# [Assignment]
Return all lines from the listing below in which "prostate" appears.

Data listing below:

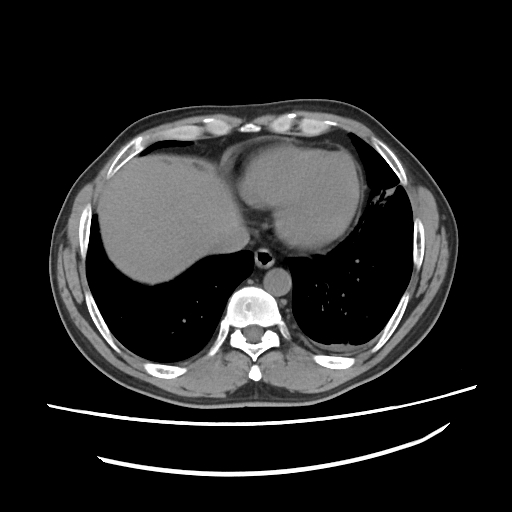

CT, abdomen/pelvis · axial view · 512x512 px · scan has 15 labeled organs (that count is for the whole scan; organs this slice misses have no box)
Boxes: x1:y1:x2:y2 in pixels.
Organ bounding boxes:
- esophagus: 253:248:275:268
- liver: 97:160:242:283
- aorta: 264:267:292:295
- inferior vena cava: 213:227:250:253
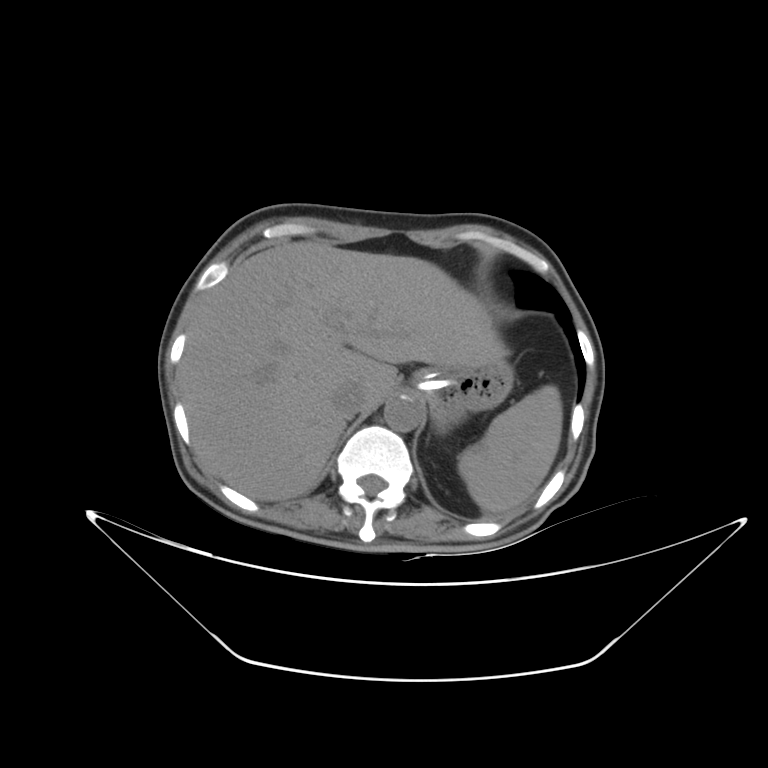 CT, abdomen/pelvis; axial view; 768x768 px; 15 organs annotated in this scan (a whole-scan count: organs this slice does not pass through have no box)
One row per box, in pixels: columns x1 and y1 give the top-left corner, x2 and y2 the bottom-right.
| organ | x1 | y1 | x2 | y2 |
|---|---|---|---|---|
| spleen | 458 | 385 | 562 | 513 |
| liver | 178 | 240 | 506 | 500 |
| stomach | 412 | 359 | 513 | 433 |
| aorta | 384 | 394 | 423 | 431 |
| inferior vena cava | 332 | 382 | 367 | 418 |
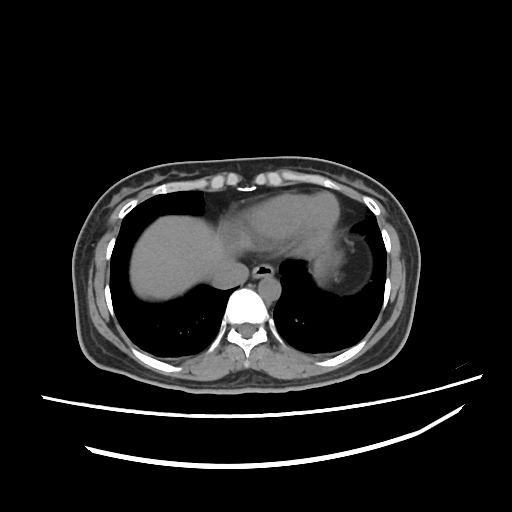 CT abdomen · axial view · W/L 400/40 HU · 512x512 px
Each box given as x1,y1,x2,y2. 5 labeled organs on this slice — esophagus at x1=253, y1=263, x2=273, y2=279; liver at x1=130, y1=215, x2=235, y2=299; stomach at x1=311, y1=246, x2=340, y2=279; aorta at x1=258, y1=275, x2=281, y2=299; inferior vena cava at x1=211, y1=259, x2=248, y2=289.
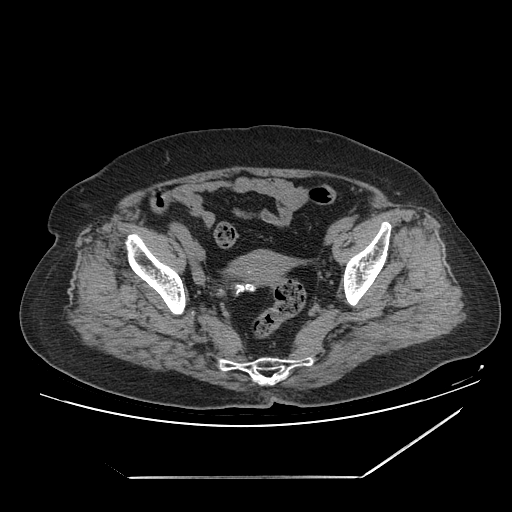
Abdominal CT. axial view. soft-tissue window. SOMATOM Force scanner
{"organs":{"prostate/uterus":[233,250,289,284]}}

End of Data listing.
Data listing below:

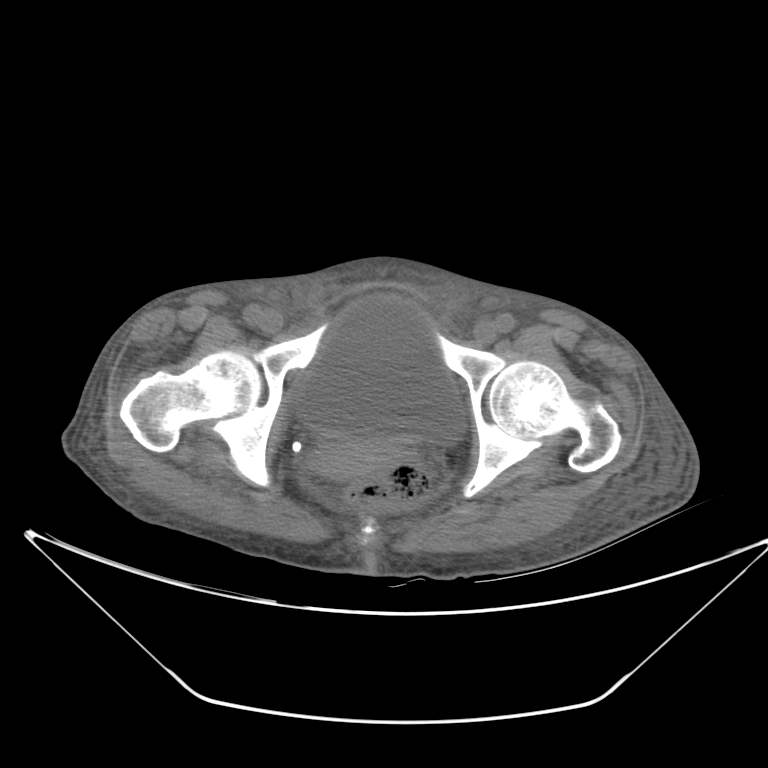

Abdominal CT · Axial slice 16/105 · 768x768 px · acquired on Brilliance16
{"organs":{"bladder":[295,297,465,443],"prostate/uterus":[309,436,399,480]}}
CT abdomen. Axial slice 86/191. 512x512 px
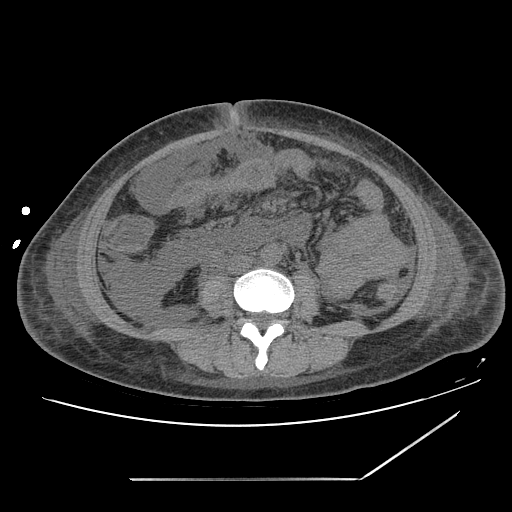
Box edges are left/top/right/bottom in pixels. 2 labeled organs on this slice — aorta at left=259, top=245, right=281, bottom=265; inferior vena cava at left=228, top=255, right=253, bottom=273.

End of Data listing.

# [Response to the task]
{"organs":{"prostate/uterus":[233,250,289,284]}}
{"organs":{"bladder":[295,297,465,443],"prostate/uterus":[309,436,399,480]}}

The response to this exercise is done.